Some critics say that allowing Israel to annex Jewish settlements in Judea and Samaria and keeping Palestinians under Israeli security control, renders a viable independent Palestinian state impossible.
On Monday, Palestinian Authority President Mahmoud Abbas dismissed the land swap idea.

"We do not agree at all, in any way, to swap land and residents from Israel to [a future Palestinian state]," he said.
Ayman Odeh, who heads the Joint Arab List faction in the Knesset, said Trump's proposal was "a green light to revoke the citizenship of hundreds of thousands of Palestinian Arab citizens who live in northern Israel."
Feelings also ran high over the weekend in Umm al-Fahm, a town on a hill that looks down into Judea and Samaria.
"I am a Palestinian Arab and a citizen of Israel," said Umm Mahmoud, 42, a housewife from Umm al-Fahm, as she shopped for home supplies.

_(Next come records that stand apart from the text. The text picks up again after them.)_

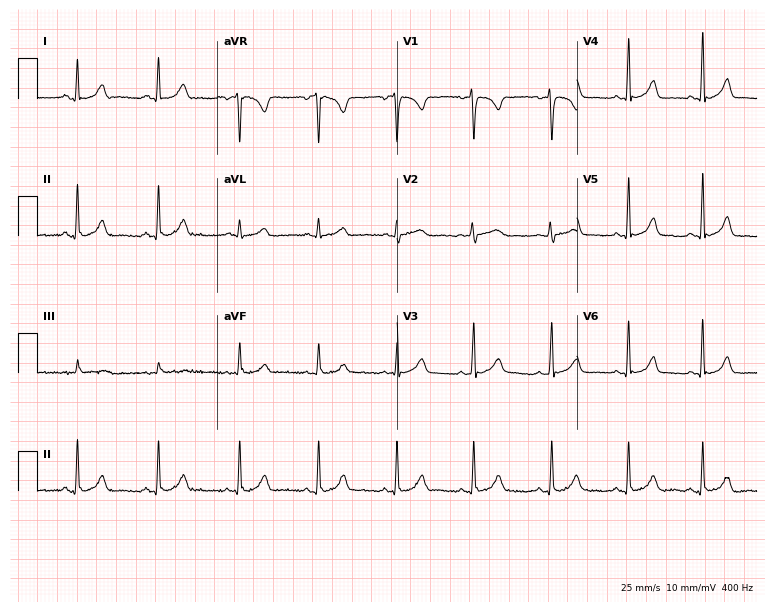
12-lead ECG (7.3-second recording at 400 Hz) from a female, 26 years old. Labelled as a normal ECG.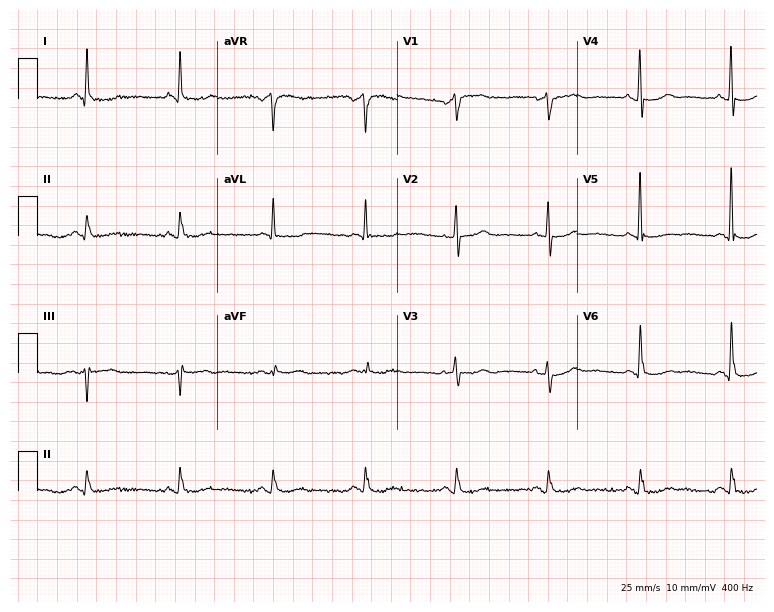
Standard 12-lead ECG recorded from an 84-year-old male patient (7.3-second recording at 400 Hz). None of these six findings is recorded: first-degree AV block, right bundle branch block (RBBB), left bundle branch block (LBBB), sinus bradycardia, atrial fibrillation (AF), sinus tachycardia. Other findings, if any, are not listed.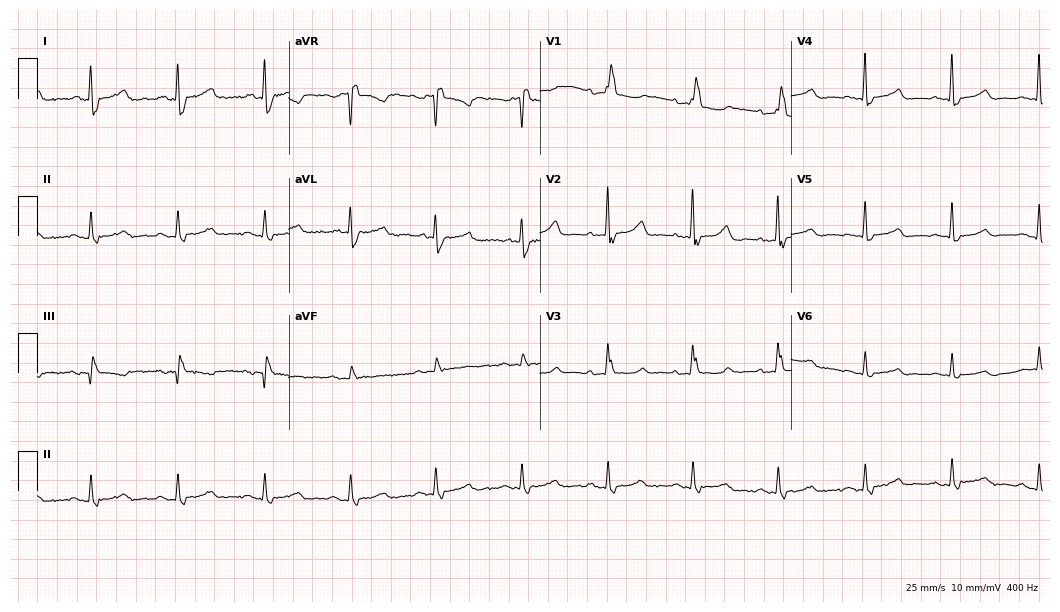
Standard 12-lead ECG recorded from an 82-year-old female patient. The tracing shows right bundle branch block (RBBB).

"I cannot accept being transferred to the West Bank. Although we are the same, we cannot leave our land, lives and traditions. Although they [West Bank Palestinians] are our family, it is not possible," she said.
The Trump plan said land swaps could include both populated and unpopulated areas and redrawing the borders of Israel so that the so-called "Triangle Communities" in Wadi Ara become part of a future Palestinian state.

David Friedman, the Trump-appointed US Ambassador to Israel who was closely involved in the framing of the plan, denied that residents of Arab towns in Israel would lose citizenship if they eventually fell under Palestinian jurisdiction.
"No one is being stripped of citizenship. We don't propose that," he told reporters last Wednesday.
Some Israeli government officials have privately voiced reservations about the idea.
"I regard this as a hypothetical matter. This is something the sides can weigh as an option after the plan is implemented," said former IDF chief Gabi Ashkenazi, a senior member of the opposition Blue and White Party.
"We unequivocally regard the [Arab] citizens of Israel as equal citizens," Ashkenazi said.